I transplanted in 2009 for PSC at age of 60.
My experience was a little different – I did not have UC, but did experience acute kidney failure and was on dialysis before transplant. So I was very weak and fragile pre-transplant. Having said that, I received both organs from a deceased donor in one surgery. Immediately upon awakening from my surgery I felt as if someone had flipped a switch inside of me and I could feel a difference. My son called out that I was not yellow anymore. My surgery was on a Wed evening, and on Thursday afteroon I was rolled out if recovery/ICU to my room – sitting in a wheelchair while sipping on a milkshake! On Friday morning, I had a light breakfast and was helped out of bed for my first walk. Each day I felt better, more alert, and stronger than the day before.

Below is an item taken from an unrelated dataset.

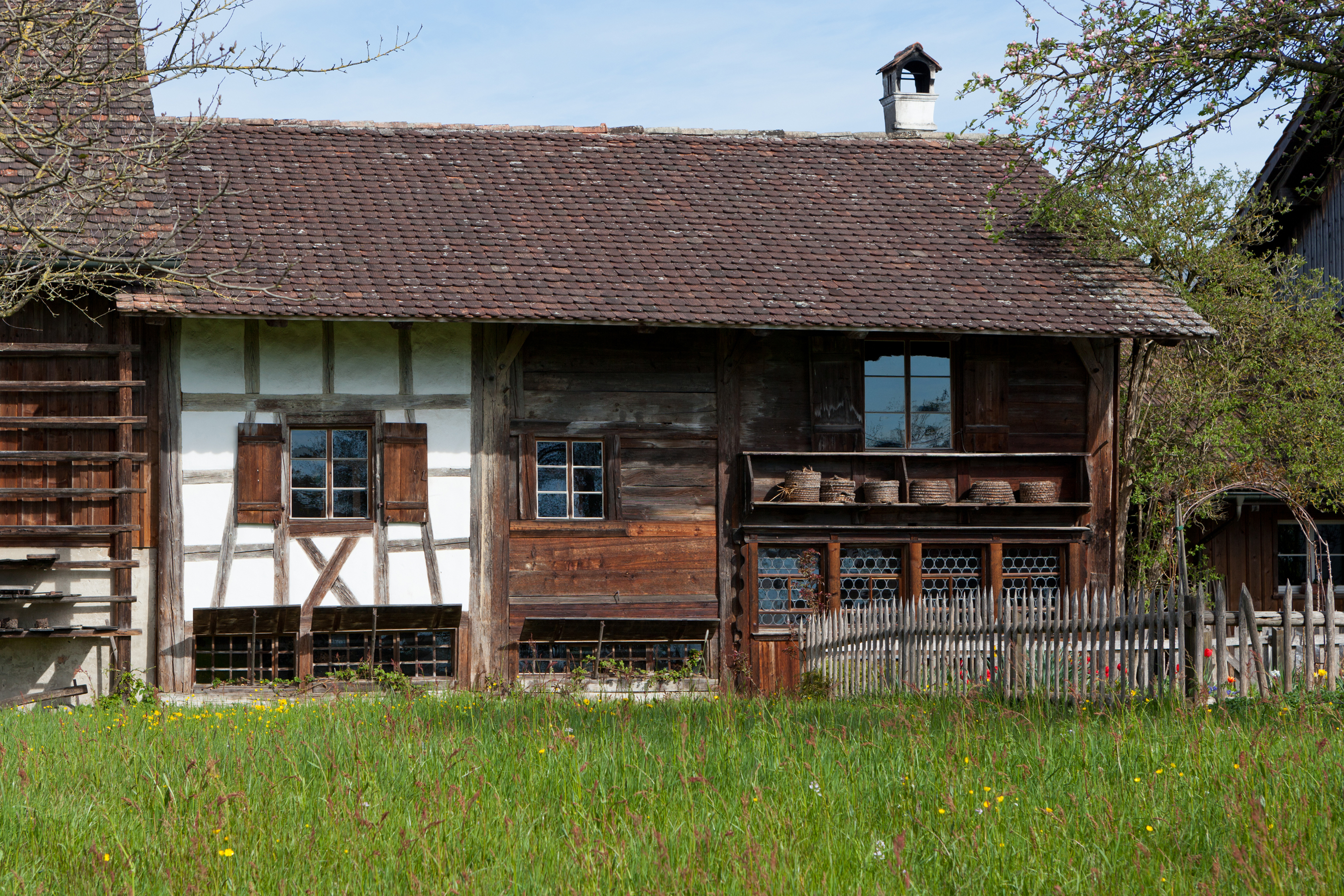 Das Bohlenständerhaus im Ortsteil Schrofen von Amriswil

During my hospital recovery time, my husband and I were given instructions and guided thru my early recovery process. @svezir, has already shared the importance of caregiver/patient understanding of the importance of follow-up labs as well as medication regime.

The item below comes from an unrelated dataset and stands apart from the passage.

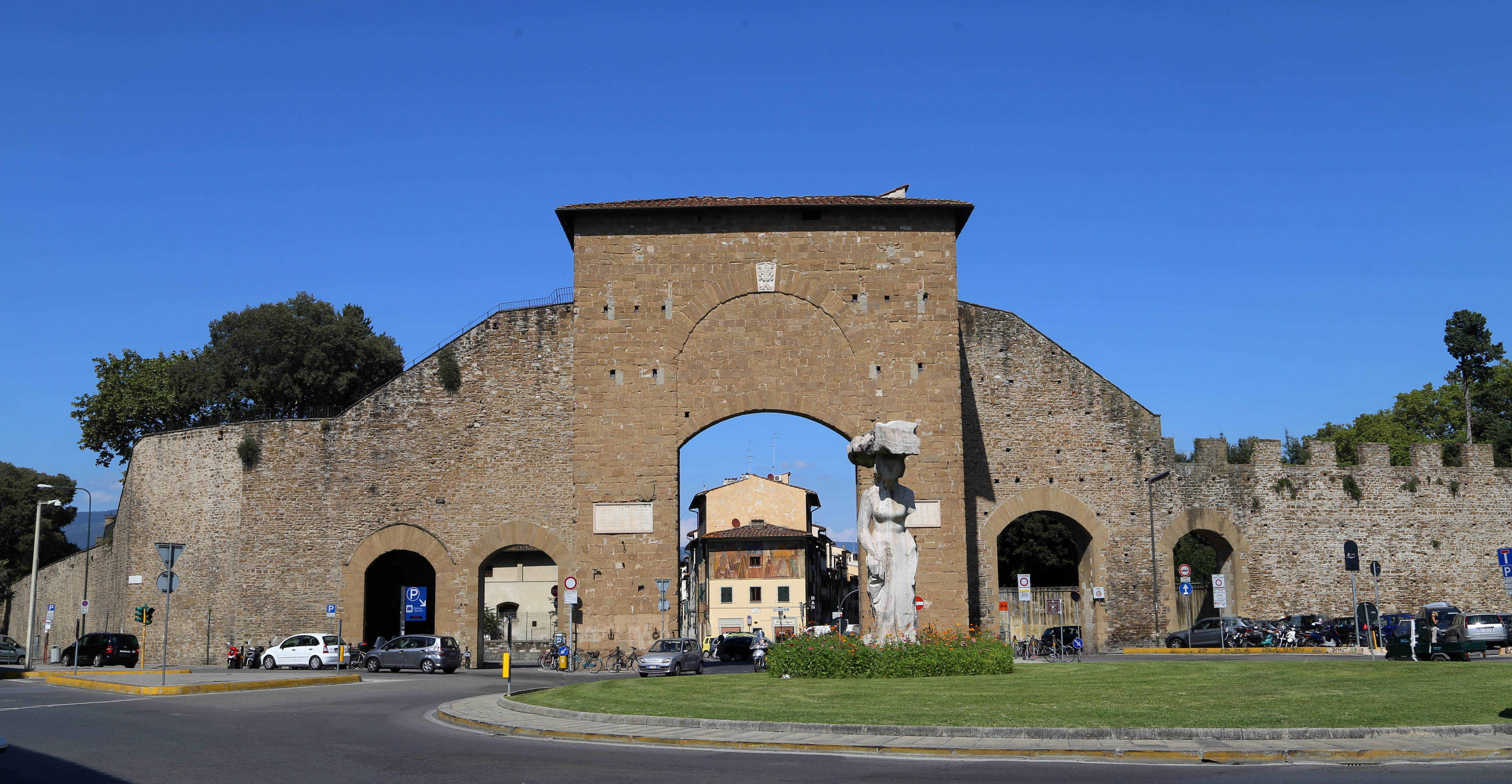 Porta Romana, Florenz

I had my transplant at Mayo Rochester, and we stayed at the Gift 0f Life House, where we had been living for the previous 2 months. This was very convenient because after transplant there will be frequent labs and follow up appointments. On Day 21 post transplant we were discharged to return to our home in Kentucky.
Your husband is your and active and healthy. I remember being told by my GI, early in my diagnosis of PSC, that PSC patients do well because they have learned to be proactively healthy and active before/if their PSC progresses to liver failure. It sounds as if his doctors are OK with this schedule, and that is a good sign.
I am going to look at my journal later today, and see if I have any specific recovery notes to share.
Is your husband planning to be active in your delivery and baby's care? What are the transplant doctors saying about that due to his immunosuppression?